ACTION ITEM ▸
Every line of the material is to be quoted verbatim, minus the pictures.

Content starts

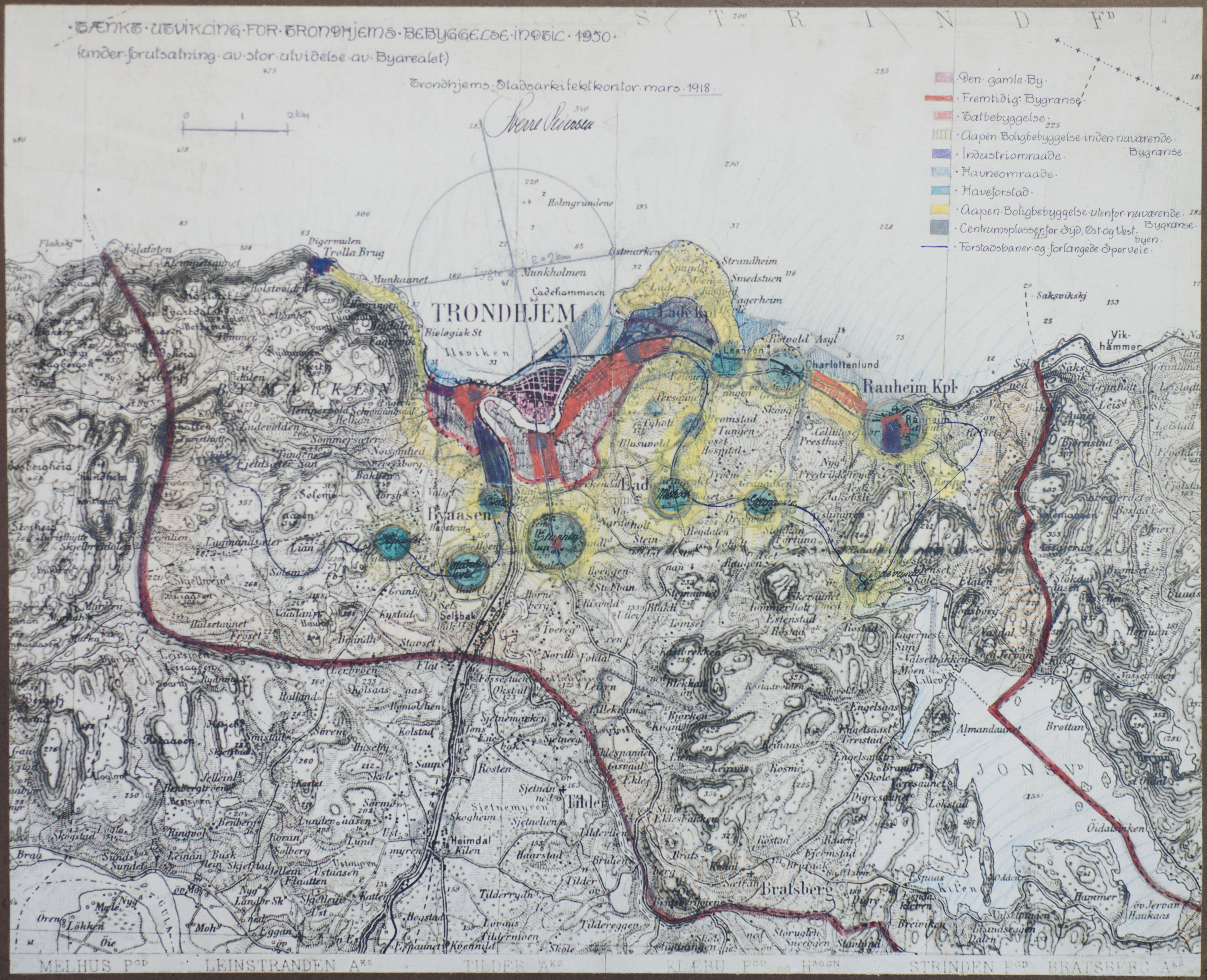 Stadsarkitekt Sverre Pedersens utviklingsplan for Trondhjem (=Trondheim) fra mars 1918
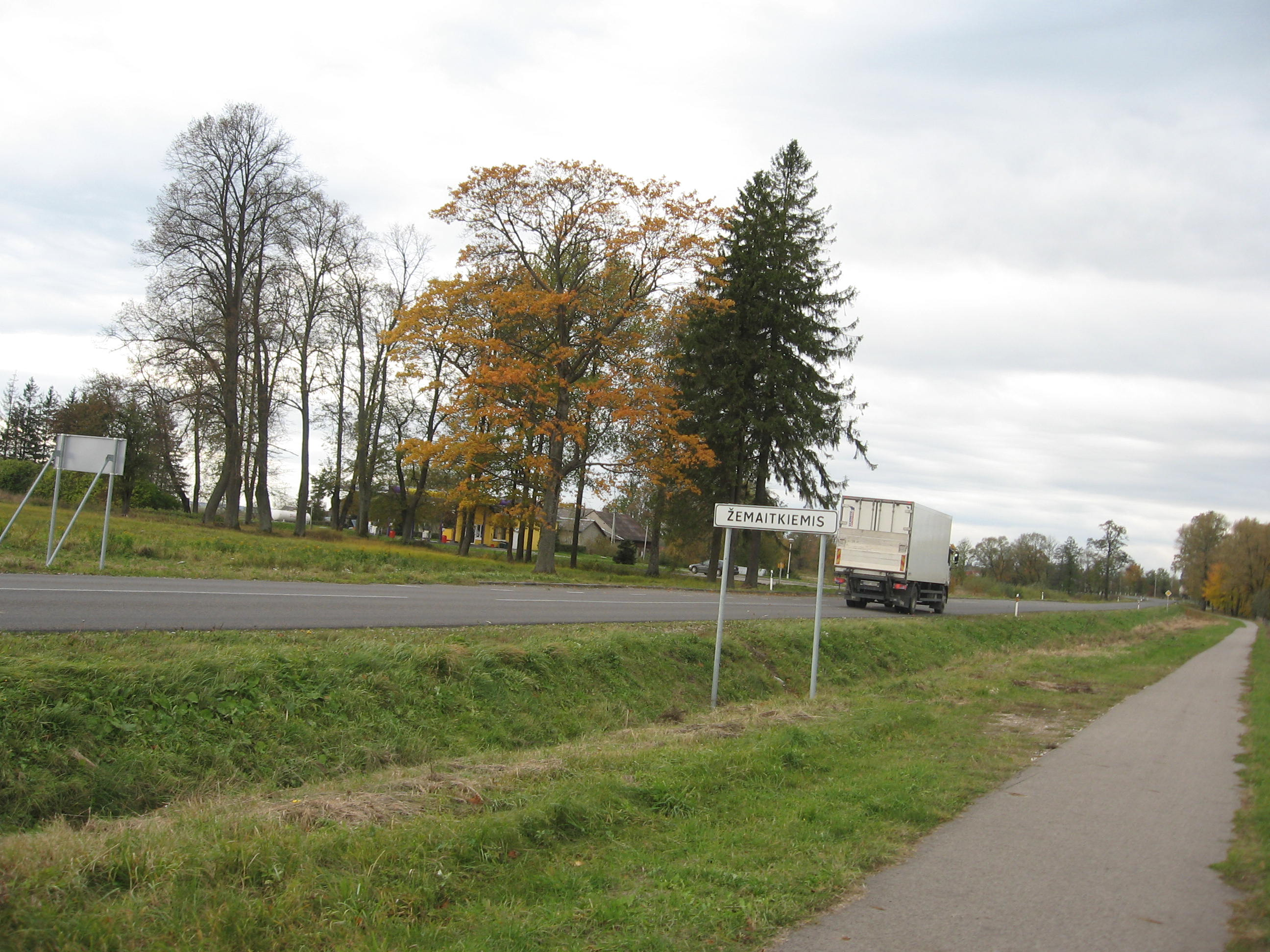 Žemaitkiemis (Usenai) prie kelio
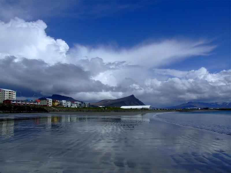 Langisandur in Akranes Iceland
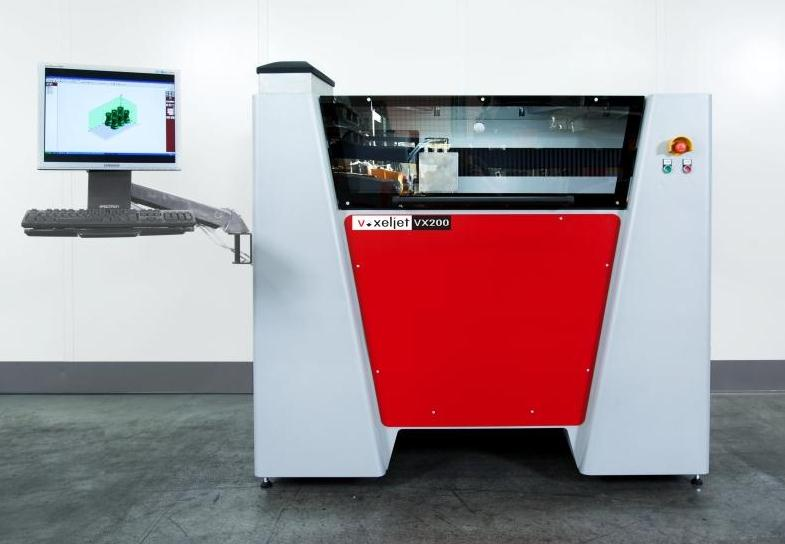 voxeljet 3D-Drucksystem VX200
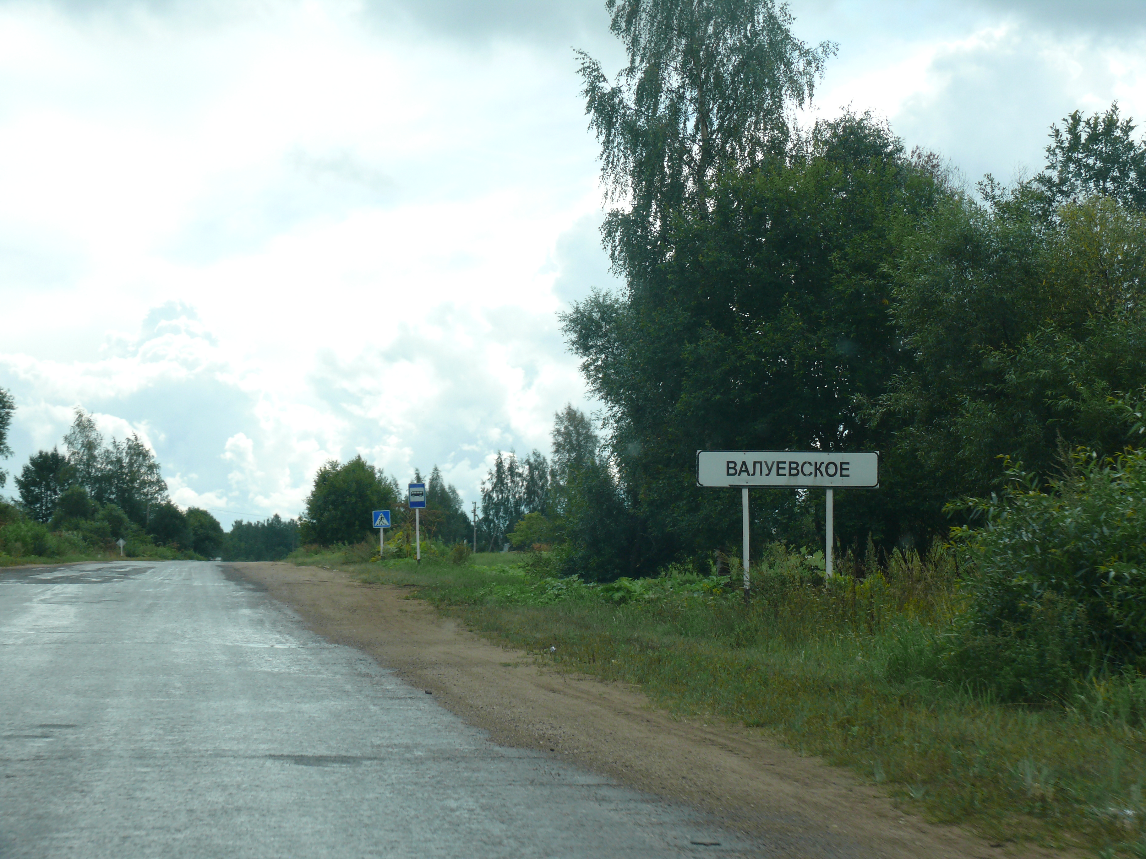 Въезд в деревню Валуевское (Локнянский район Псковской области) со стороны Локни
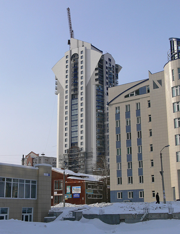 Anastasia complex is under construction
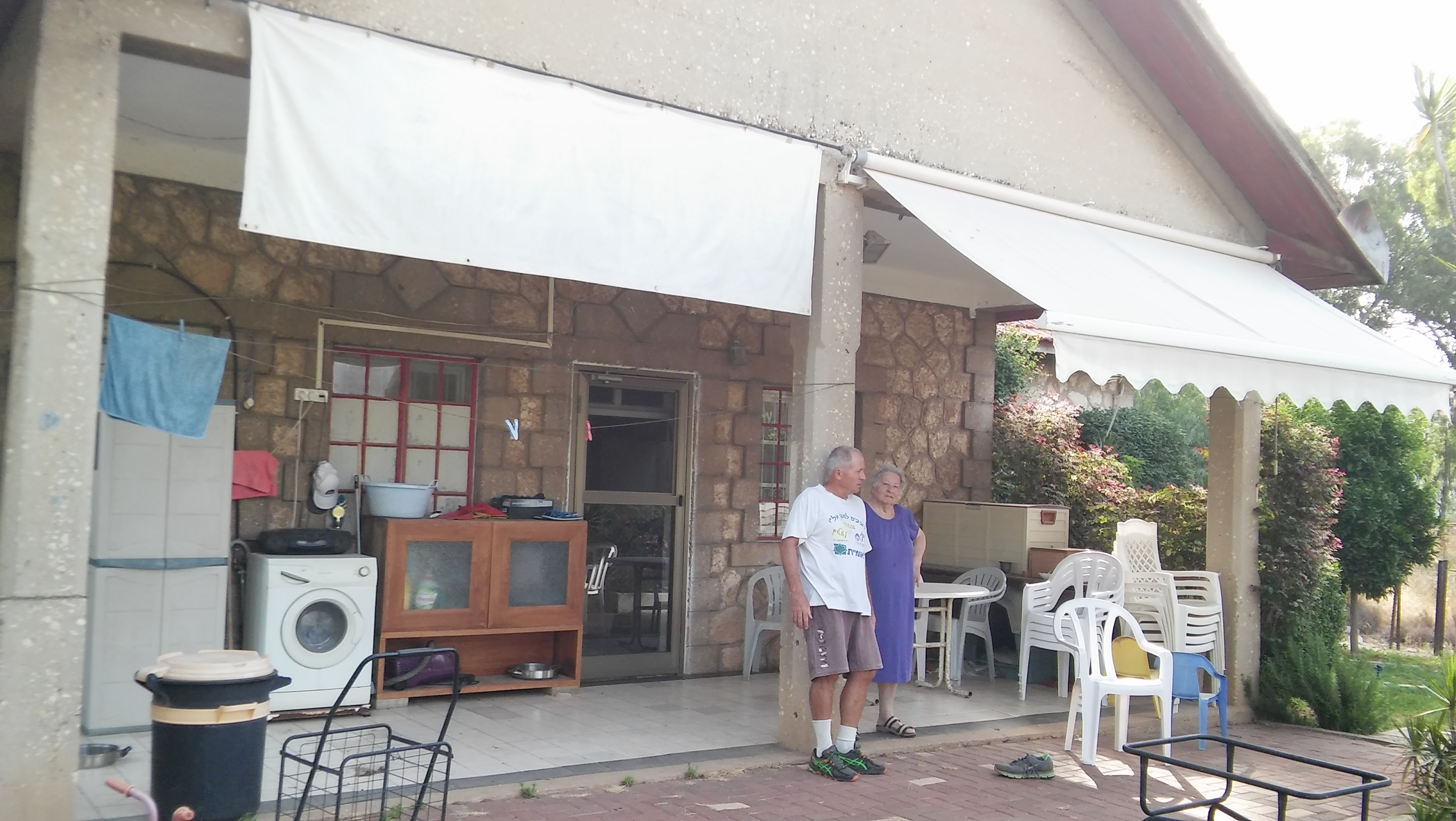 תחנת הרכבת הישנה של פתח תקווה
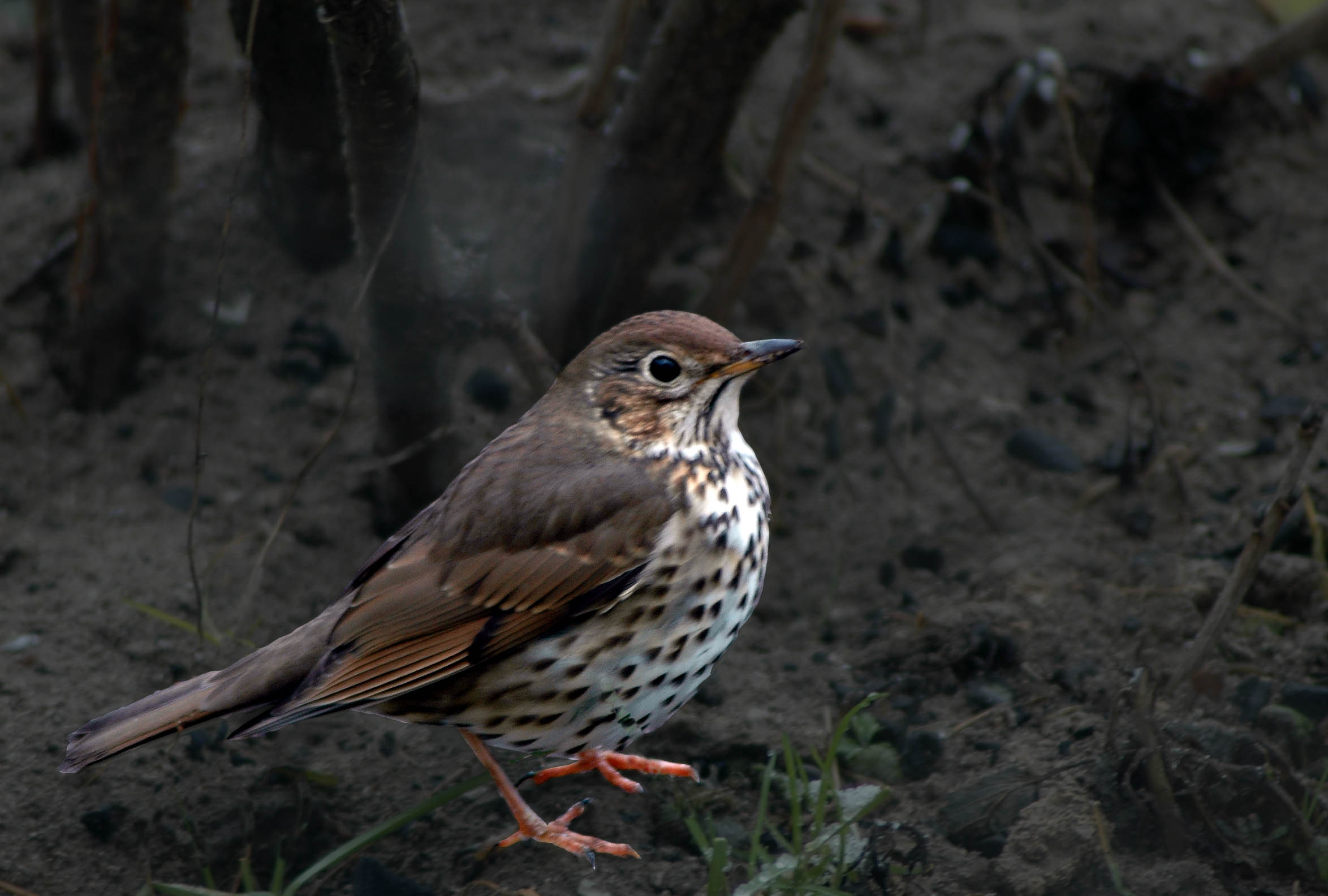 Singdrossel (Turdus philomelos)
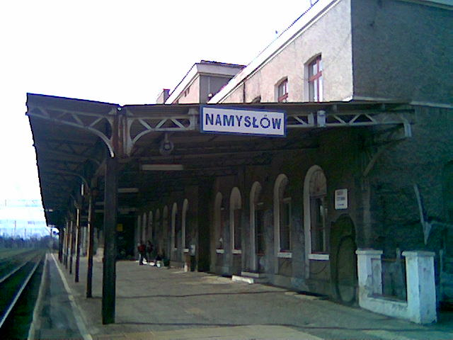 Stacja kolejowa w Namysłowie (Namysłów) Namyslow railstation Budynek stacyjny i peron pierwszy.
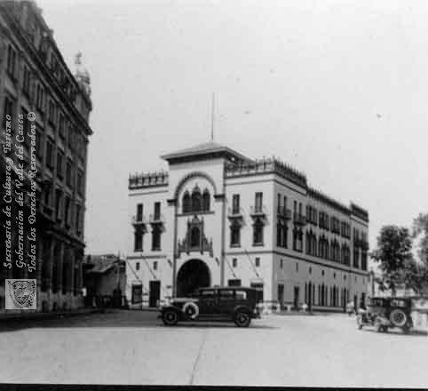 Edificio Coltabaco es uno de los más antiguos de la ciudad; esta situado en la Avenida Colombia. Esta compañía fue fundada el 27 de enero de 1919. Cali. 1930.
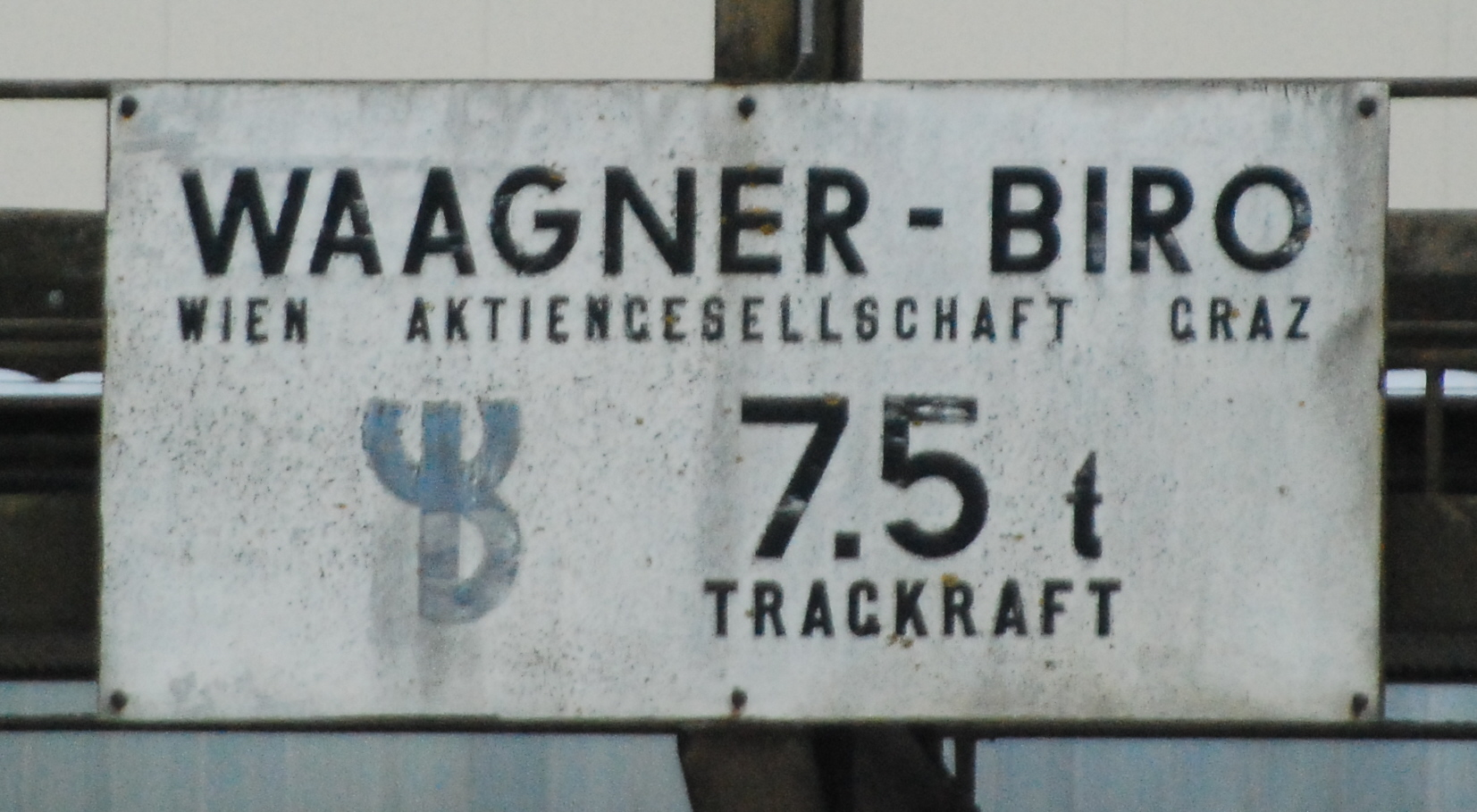 Tafel der Stahlbaufirma Waagner-Biro auf einer Förderanlage der Tullner Zuckerfabrik
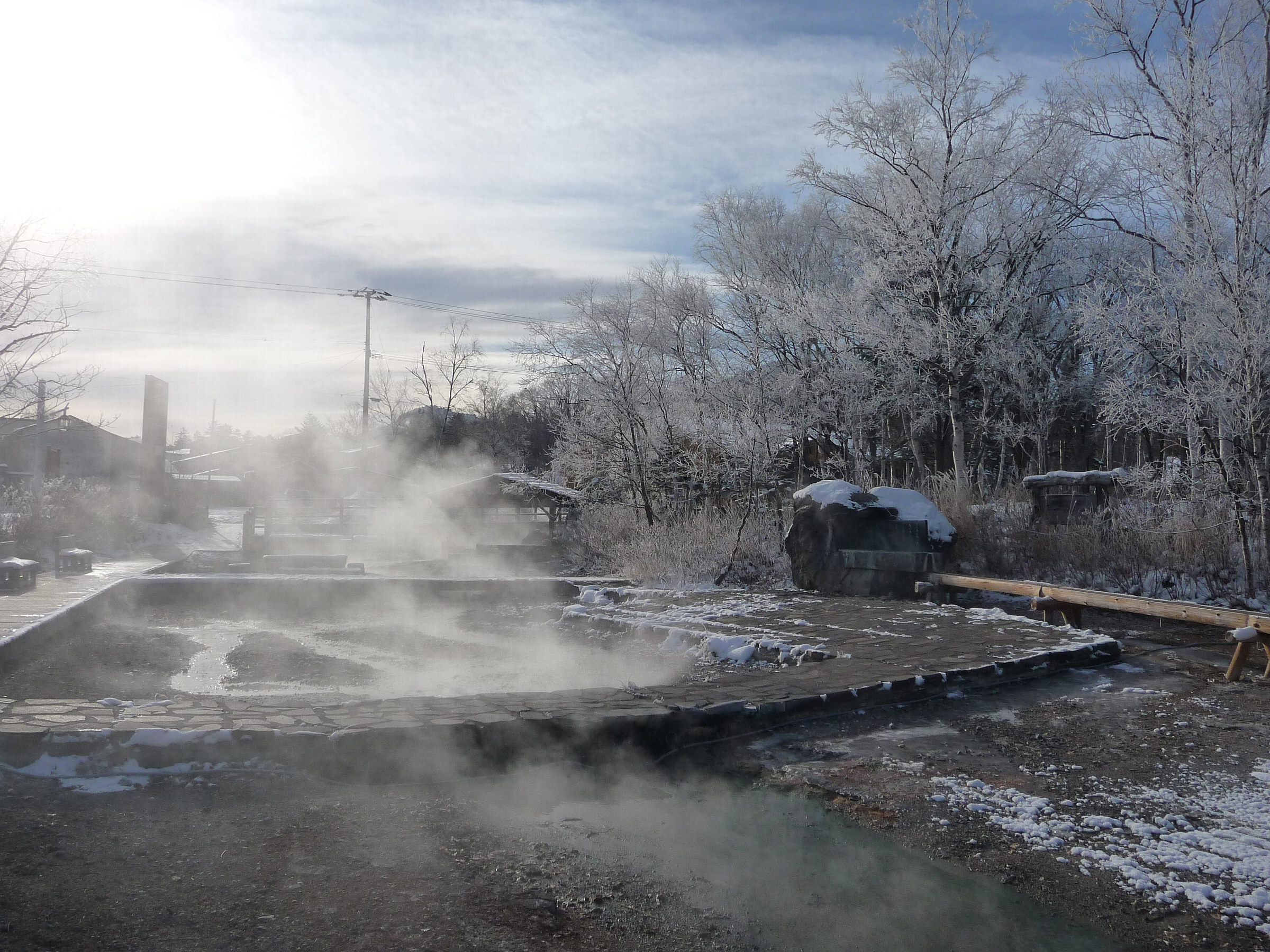 北海道弟子屈町川湯温泉を流れている湯川と、側にある足湯。

Content ends

ANSWER FOR THE TASK ▸
 Stadsarkitekt Sverre Pedersens utviklingsplan for Trondhjem (=Trondheim) fra mars 1918
 Žemaitkiemis (Usenai) prie kelio
 Langisandur in Akranes Iceland
 voxeljet 3D-Drucksystem VX200
 Въезд в деревню Валуевское (Локнянский район Псковской области) со стороны Локни
 Anastasia complex is under construction
 תחנת הרכבת הישנה של פתח תקווה
 Singdrossel (Turdus philomelos)
 Stacja kolejowa w Namysłowie (Namysłów) Namyslow railstation Budynek stacyjny i peron pierwszy.
 Edificio Coltabaco es uno de los más antiguos de la ciudad; esta situado en la Avenida Colombia. Esta compañía fue fundada el 27 de enero de 1919. Cali. 1930.
 Tafel der Stahlbaufirma Waagner-Biro auf einer Förderanlage der Tullner Zuckerfabrik
 北海道弟子屈町川湯温泉を流れている湯川と、側にある足湯。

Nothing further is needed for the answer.